Benefits of the new model

Who gains from such a model?   Surprisingly, everyone does … except possibly the older consulting firms who will soon have to adapt to the model.

  1. The customer gains because they have a wider choice within the market place (either assemble their own independent consulting teams and manage them; continue with their current Big 5 provider or come to K2).The range of pricing is also improved because the advantages of using a Big 5 firm are available from K2 at approximately half the cost.
  2. The consultants gain because they take on contracts which are aligned to their interests and skills, plus they receive better rewards than being employed by a consulting company which has utilisation targets of 65%, 70% or even higher in some cases. (This can drive other consulting companies to assign staff with mismatched skills to the customer engagement).
  3. The partner firms gain because they have a second channel to market and can supply their services in larger scale consulting engagements than would be possible on their own.
  4. K2 Consulting Partners gain because we can offer a compelling proposition of Scale  (access to over 3,000 consultants through our network), Value  (same delivery but at lower cost) and Quality  to our customers.We don’t have to fund the employment of those consultants unless and until we have secured the work and so our margins are usually very predictable.

Although the metaphor might not be especially flattering, K2 Consulting Partners are the Deliveroo  or  Just Eat of the consulting world.   You place an order and we figure out how to supply it and the only thing that has changed is that you now have more choice and your order is delivered at a lower price.  Of course, the comparison will be much more flattering if K2 Consulting Partners becomes the Amazon of the consulting world…

Counter Argument

One possible counter argument is that the model doesn’t allow for any R&D or innovation on behalf of the customer.   The response to this comes in 4 parts:

  1. In the examples at the start of the article, innovation in the process of delivery  is equally important as innovation in the products or services themselves.
  2. Much of the innovation bought by customers is delivered at their cost and while working on their premises. This can be delivered just as well by getting the equivalent staff from K2 Consulting Partners at lower cost.
  3. Over investing in failed innovation can be just as risky as no innovation at all. Note that the key point here is “over investing”. It is accepted that innovation must allow for some failure.  Lower cost delivery of consulting services can help mitigate this risk.
  4. Most companies have more pressing issues to implement a tried and trusted solution before moving on to more innovative projects.

In summary, when seeking innovation – or tried and trusted solutions – who is more credible?   Companies which sell you innovation for your products and services … or …   companies which have applied innovation to themselves.    In Dr O’Mahoney’s article (referencing research by Nesta), consulting companies come 8thin the list of sources of external knowledge for companies and so the view of K2 Consulting Partners is that we should innovate first and then the customer can receive the benefits of our innovation.   With this approach everyone gains.

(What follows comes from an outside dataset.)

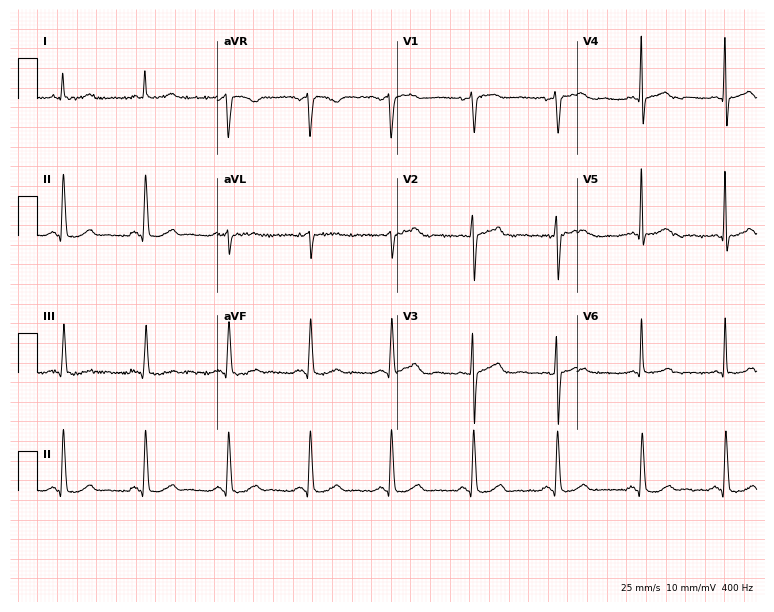
Electrocardiogram (7.3-second recording at 400 Hz), a 71-year-old female patient. Overall reading on record: normal ECG.

Finally, did I watch “Moneyball” at the cinema or on television – the main distribution mechanisms for films over the last 80 years?   No, I watched the film of on one of the monthly fee film distribution channels delivered through a smart TV.

Innovation in delivery – the technology of the smart television connected to the internet and a service provider connecting me to the film – was key to me buying and enjoying the film.


Nigel Minett, K2 Consulting Partners Ltd.